Because there are marine fossils of plants and animals visible to the naked eye in Precambrian rocks (at least 600 million years old), it has commonly been assumed that the earliest creatures on land during the Ordovician and Silurian periods invaded from the sea. Reasons advanced to explain why the land was unavailable for marine creatures for more than 200 million years include the lack of available oxygen, the poverty of terrestrial microbial photosynthetic productivity, and an unpredictable land surface of flash floods and erosional badlands. This view of an invasion from the sea has been used to explain the origins of the earliest land animals, which probably were arthropods, such as millipedes and spiders. Various fossil arthropods have been found in Cambrian, Ordovician, and Silurian deposits of shallow seas and estuaries. Like modern marine crabs, these creatures may have ventured out to a limited extent on land, and some may have become more fully adapted to more difficult conditions there. The external skeletons of arthropods, important for defense in the sea, also are effective for support, movement, and preventing desiccation on land.

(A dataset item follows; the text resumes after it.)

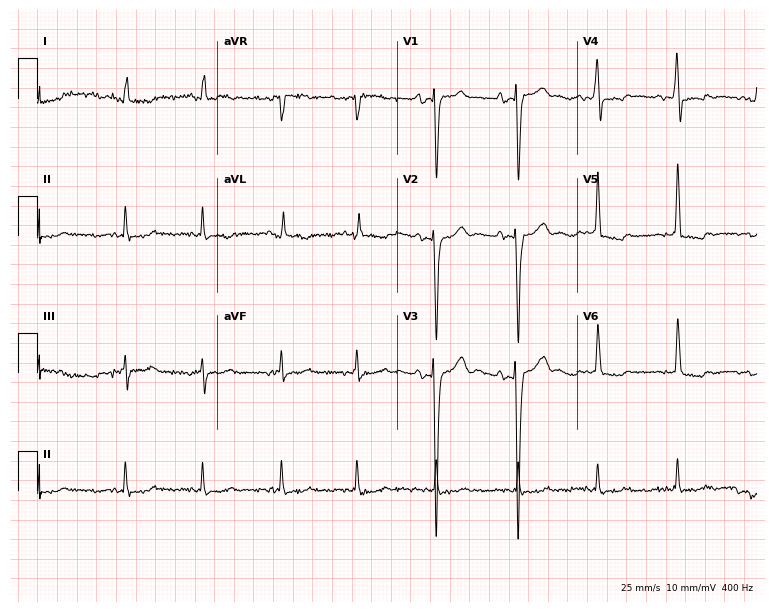
Resting 12-lead electrocardiogram (7.3-second recording at 400 Hz). Patient: a 67-year-old male. None of these six findings is recorded: first-degree AV block, right bundle branch block, left bundle branch block, sinus bradycardia, atrial fibrillation, sinus tachycardia. Findings outside these six are not listed.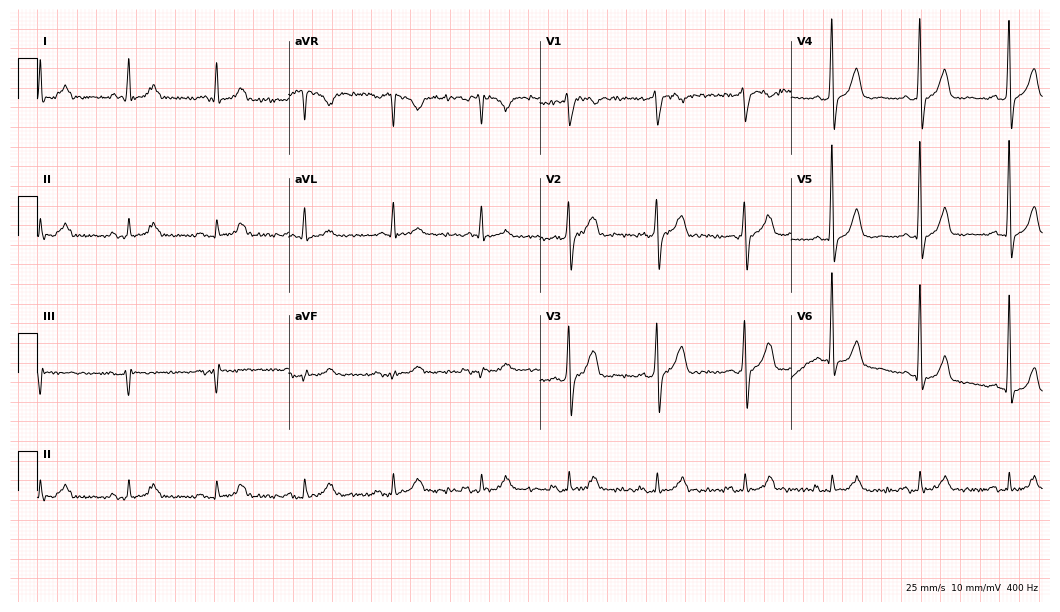
ECG — a man, 66 years old. Screened for six findings — first-degree AV block, right bundle branch block (RBBB), left bundle branch block (LBBB), sinus bradycardia, atrial fibrillation (AF), sinus tachycardia — none is recorded. Other findings, if any, are not listed.

In contrast, millipedes and spiders are not very closely related either to any known fossil or to living aquatic arthropods. A reassessment of the earliest fossil scorpions, formerly regarded as possible early land animals, has shown that they had a breathing apparatus that would have been effective only in water. Substantial evolution on land must have occurred to produce the earliest spiders and millipedes, perhaps from microscopic early microbial feeders that have left no fossil record.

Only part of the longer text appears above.